→ **WHAT TO PRODUCE**: Each line below should be repeated exactly, but no picture should be carried over.

→ **SUPPLIED INFORMATION**:
--- START ---
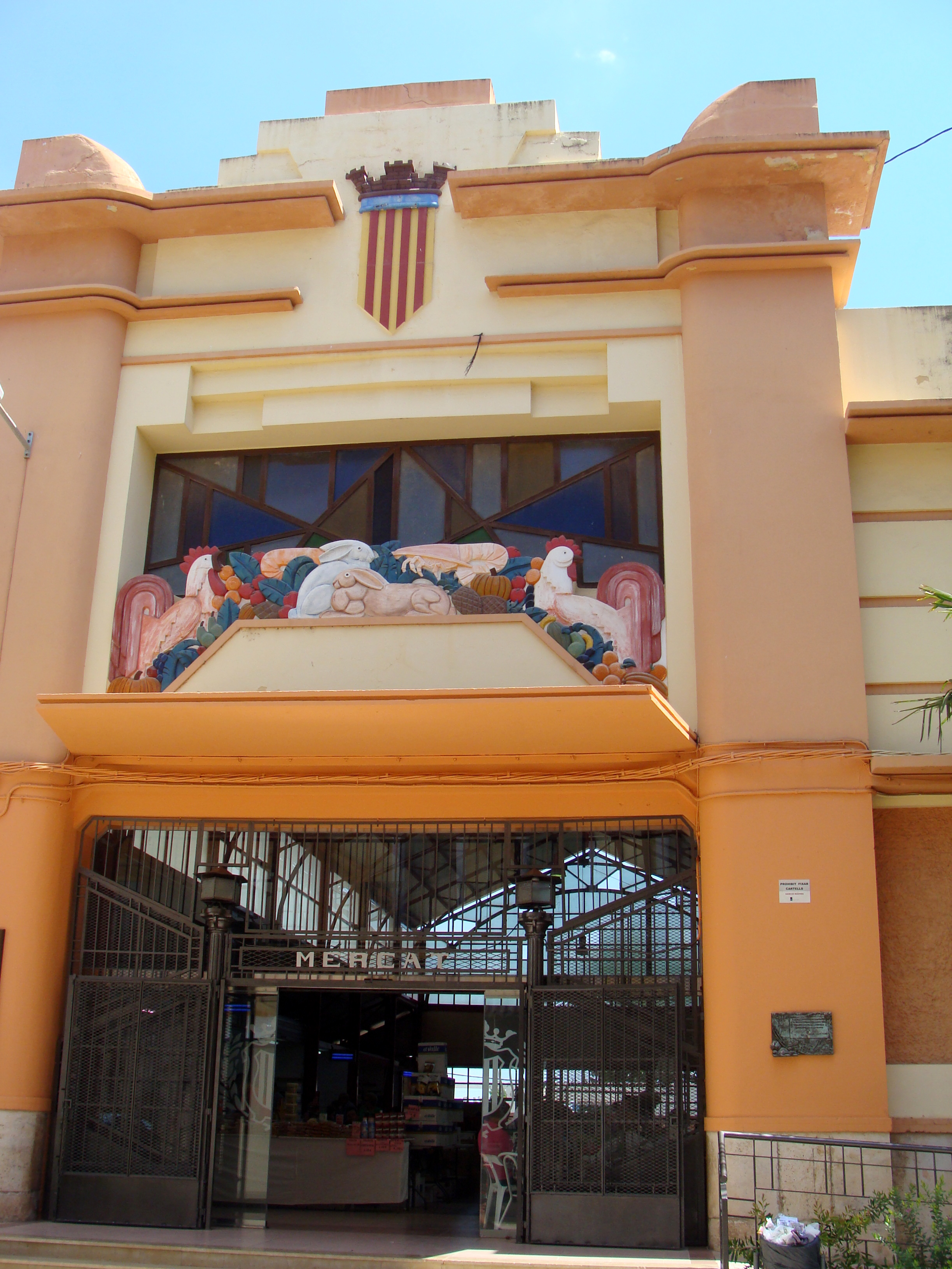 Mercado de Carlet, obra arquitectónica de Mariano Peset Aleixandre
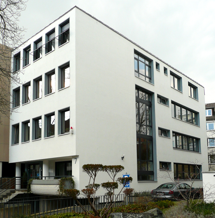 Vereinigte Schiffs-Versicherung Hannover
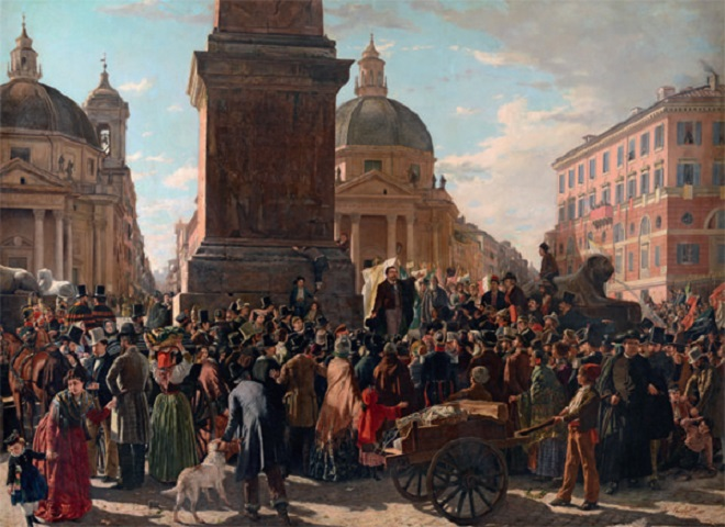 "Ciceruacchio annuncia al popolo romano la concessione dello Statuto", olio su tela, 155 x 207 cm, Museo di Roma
--- END ---
→ **EXERCISE SOLUTION**:
 Mercado de Carlet, obra arquitectónica de Mariano Peset Aleixandre
 Vereinigte Schiffs-Versicherung Hannover
 "Ciceruacchio annuncia al popolo romano la concessione dello Statuto", olio su tela, 155 x 207 cm, Museo di Roma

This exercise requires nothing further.